#### [WHAT IS EXPECTED]
Leaving out every picture, output the records below exactly as they are.

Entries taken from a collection
---

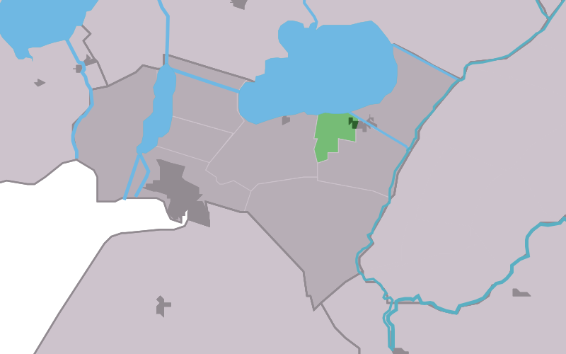 Kaartsje fan himrik fan Ychten
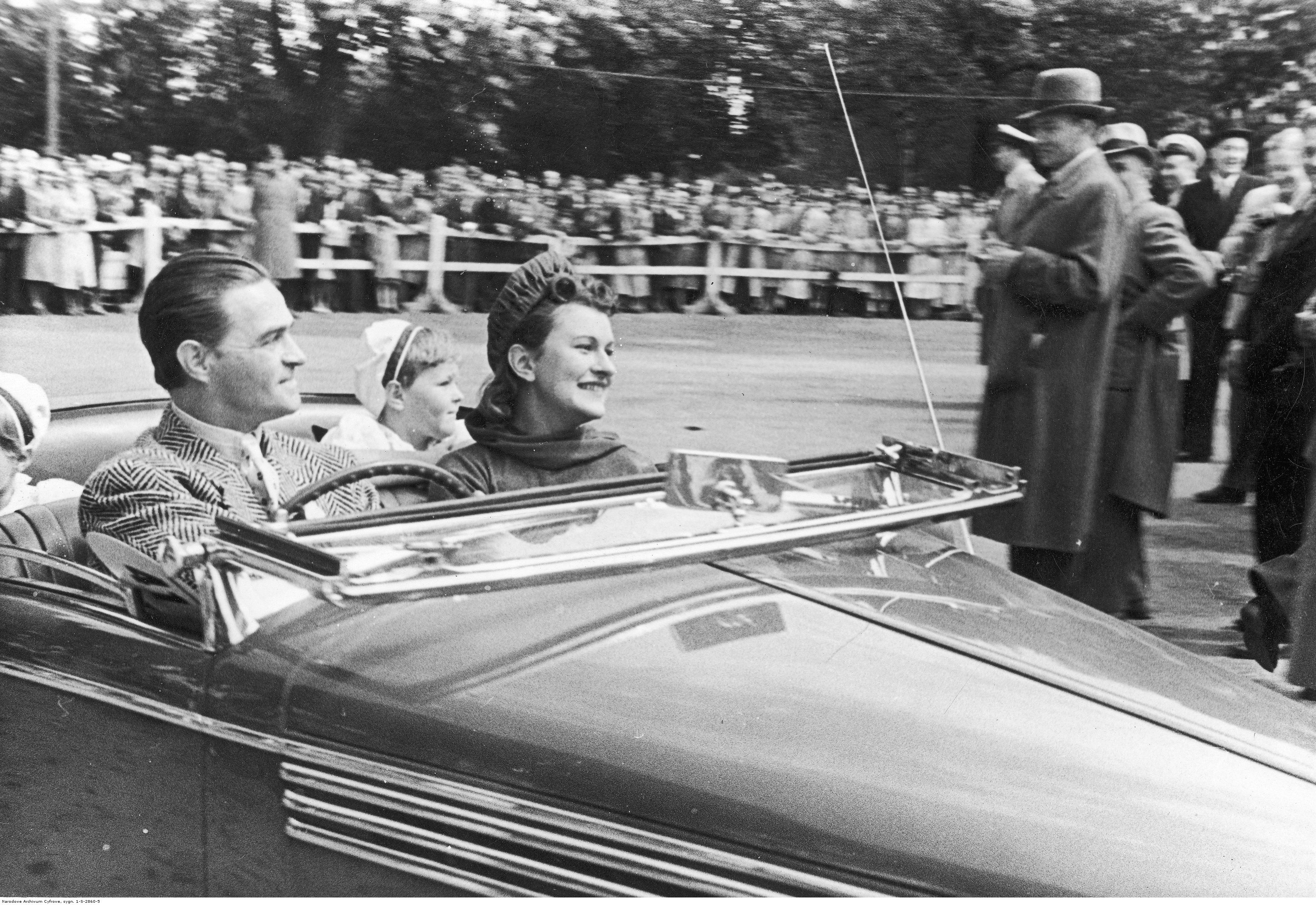 Aktor Adolf Dymsza z żoną Zofią i córkami w samochodzie Lancia Farina.
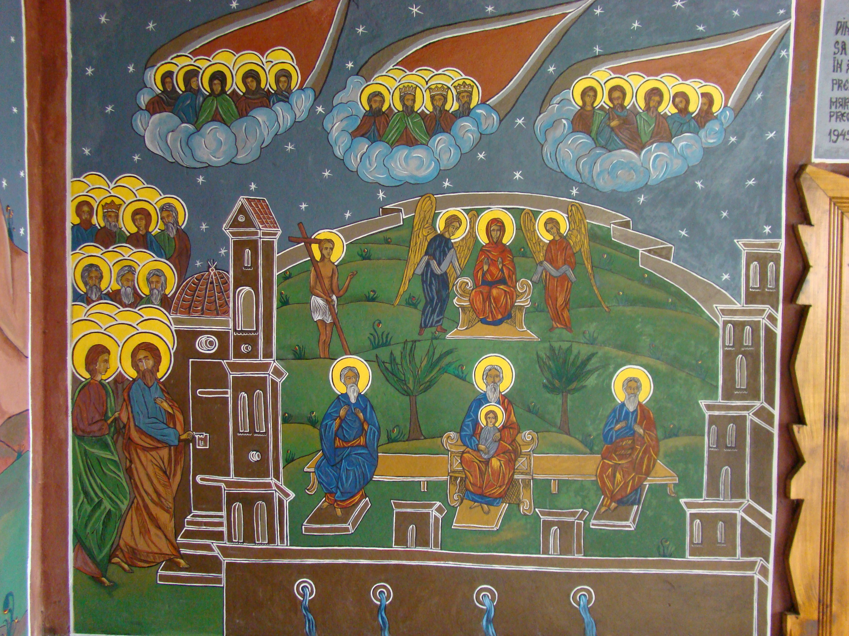 Biserica de lemn „Nașterea Maicii Domnuluii” din Gornovița, județul Gorj
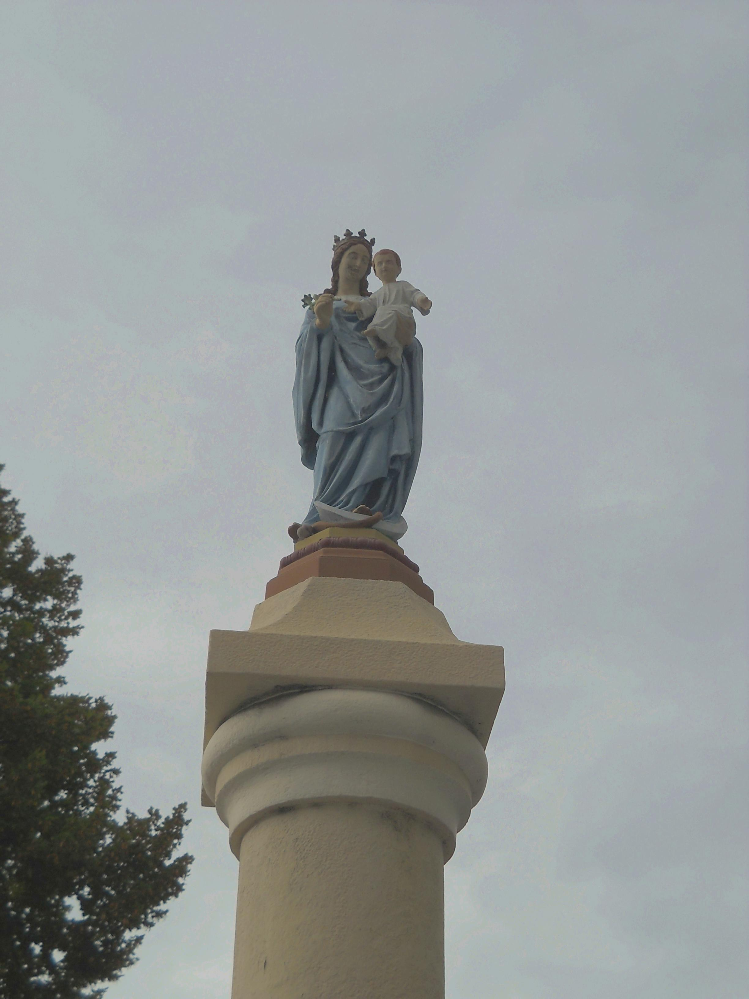 Pyskowice, ul. Poniatowskiego 10 - kościół parafialny pw. św. Mikołaja, kolumna maryjna, tablica (zabytek nr A/289/60 z 7.03.1960)
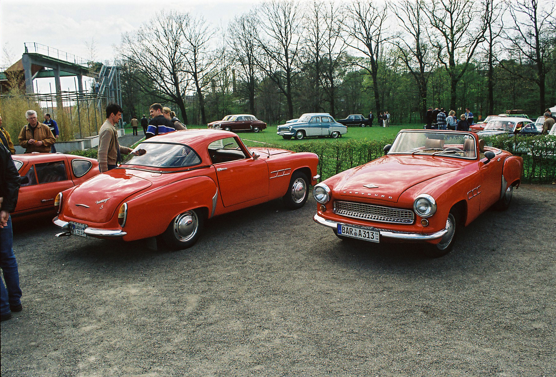 historischer Wartburg beim Oldtimertreffen im Familiengarten Eberswalde
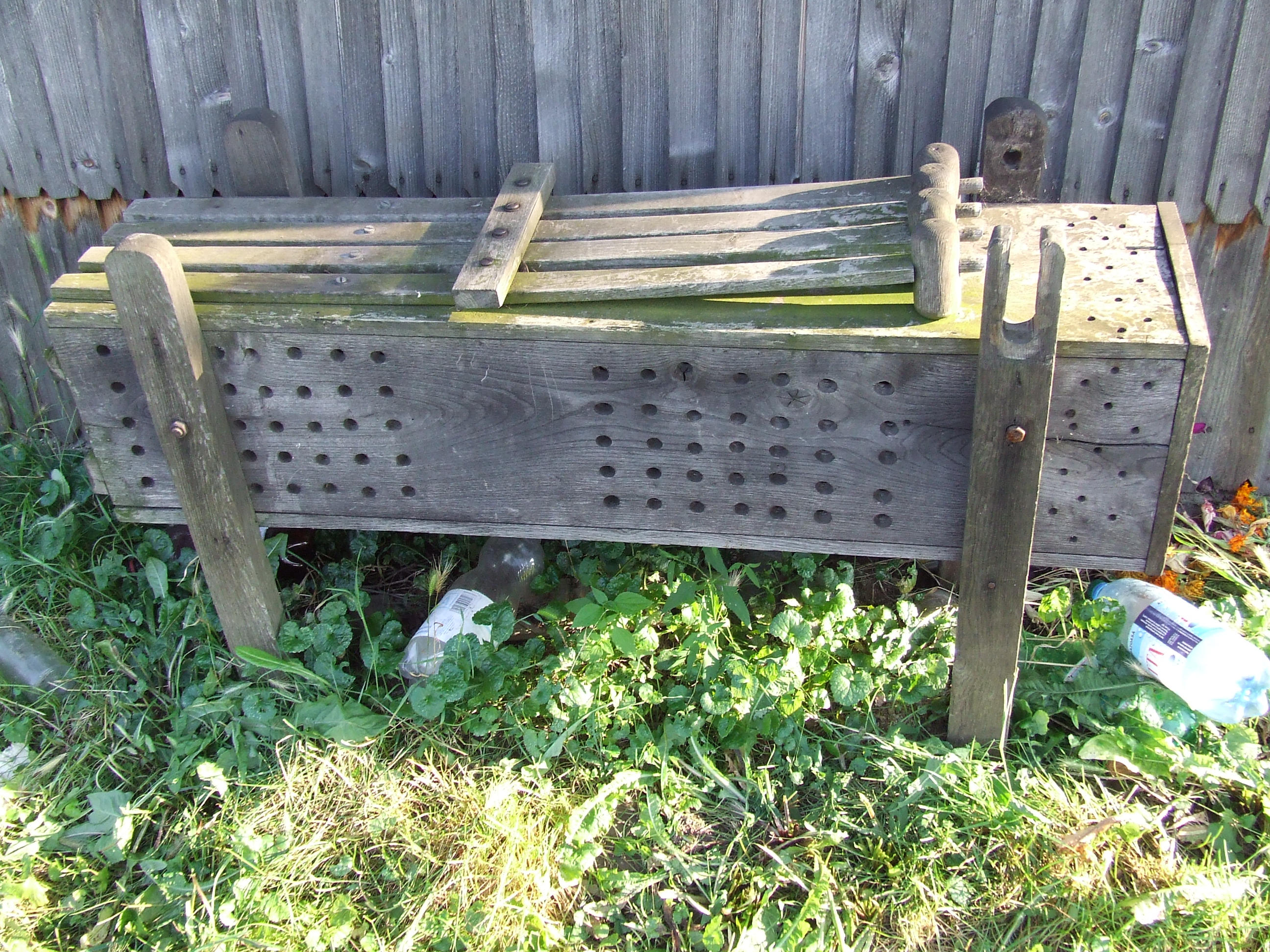 Biserica de lemn din Bolda, judeţul Satu Mare. Toaca bisericii.
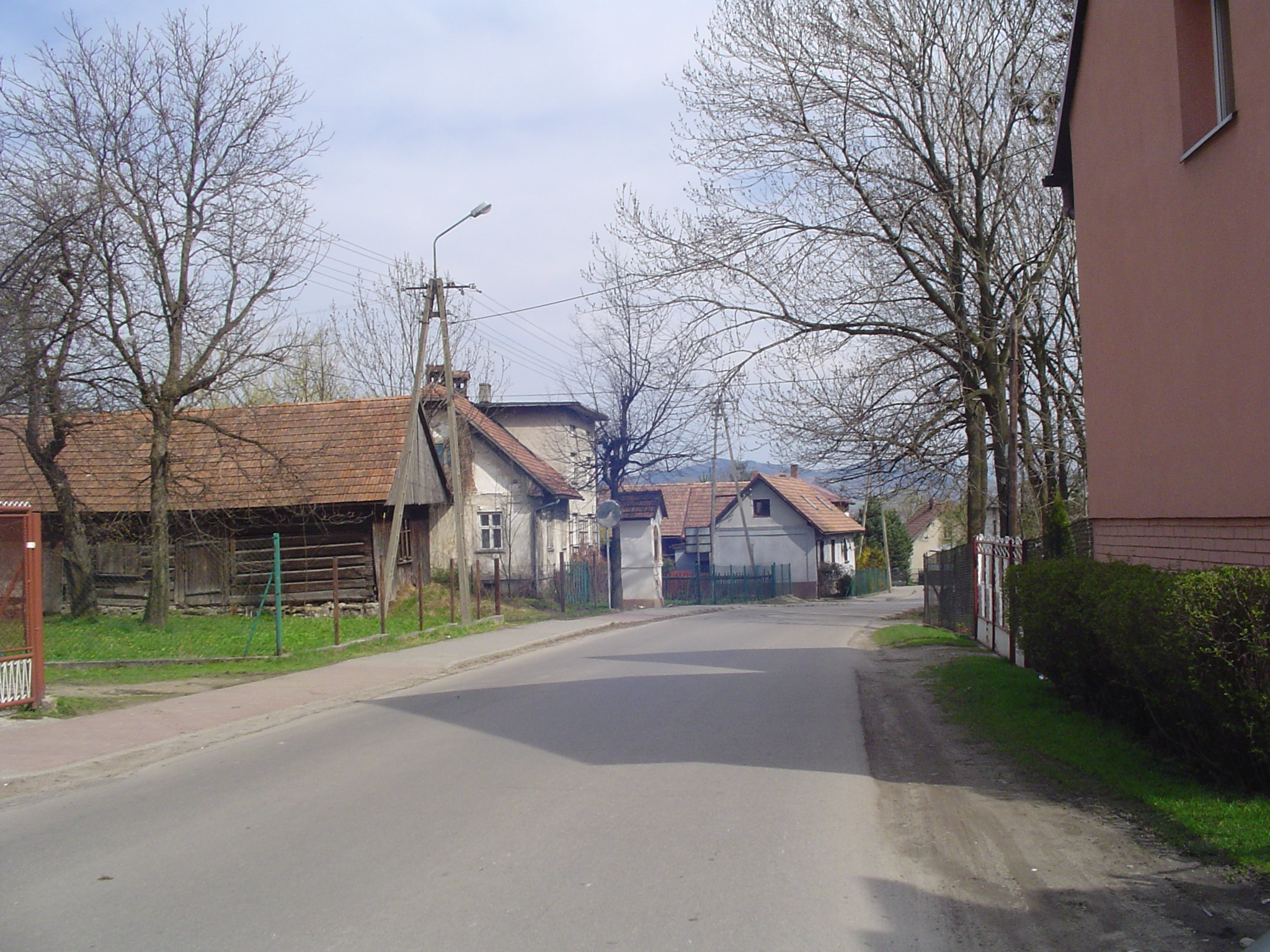 Ulica Główna w Radziechowach. Z lewej strony ulicy kapliczka przydrożna nazywana "u Buka".
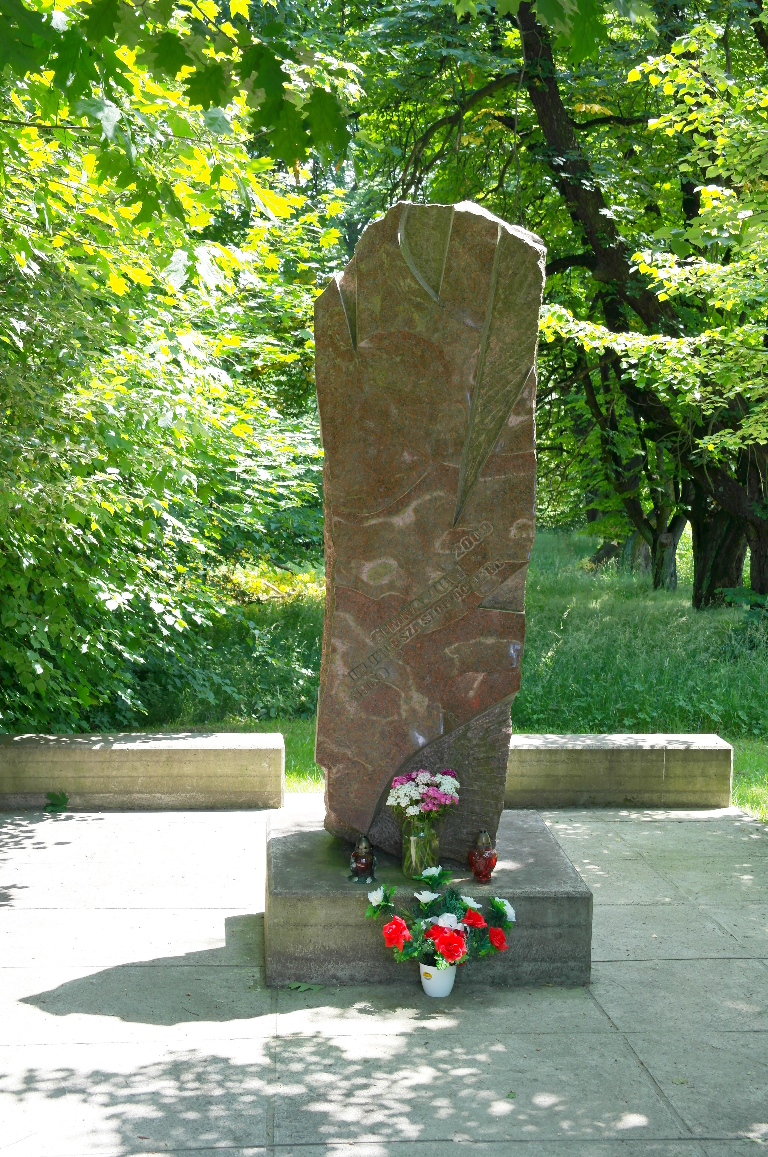 Obelisk na Obrokach w miejscu gdzie stało polskie gimnazjum

---

#### [WRITTEN RESPONSE]
 Kaartsje fan himrik fan Ychten
 Aktor Adolf Dymsza z żoną Zofią i córkami w samochodzie Lancia Farina.
 Biserica de lemn „Nașterea Maicii Domnuluii” din Gornovița, județul Gorj
 Pyskowice, ul. Poniatowskiego 10 - kościół parafialny pw. św. Mikołaja, kolumna maryjna, tablica (zabytek nr A/289/60 z 7.03.1960)
 historischer Wartburg beim Oldtimertreffen im Familiengarten Eberswalde
 Biserica de lemn din Bolda, judeţul Satu Mare. Toaca bisericii.
 Ulica Główna w Radziechowach. Z lewej strony ulicy kapliczka przydrożna nazywana "u Buka".
 Obelisk na Obrokach w miejscu gdzie stało polskie gimnazjum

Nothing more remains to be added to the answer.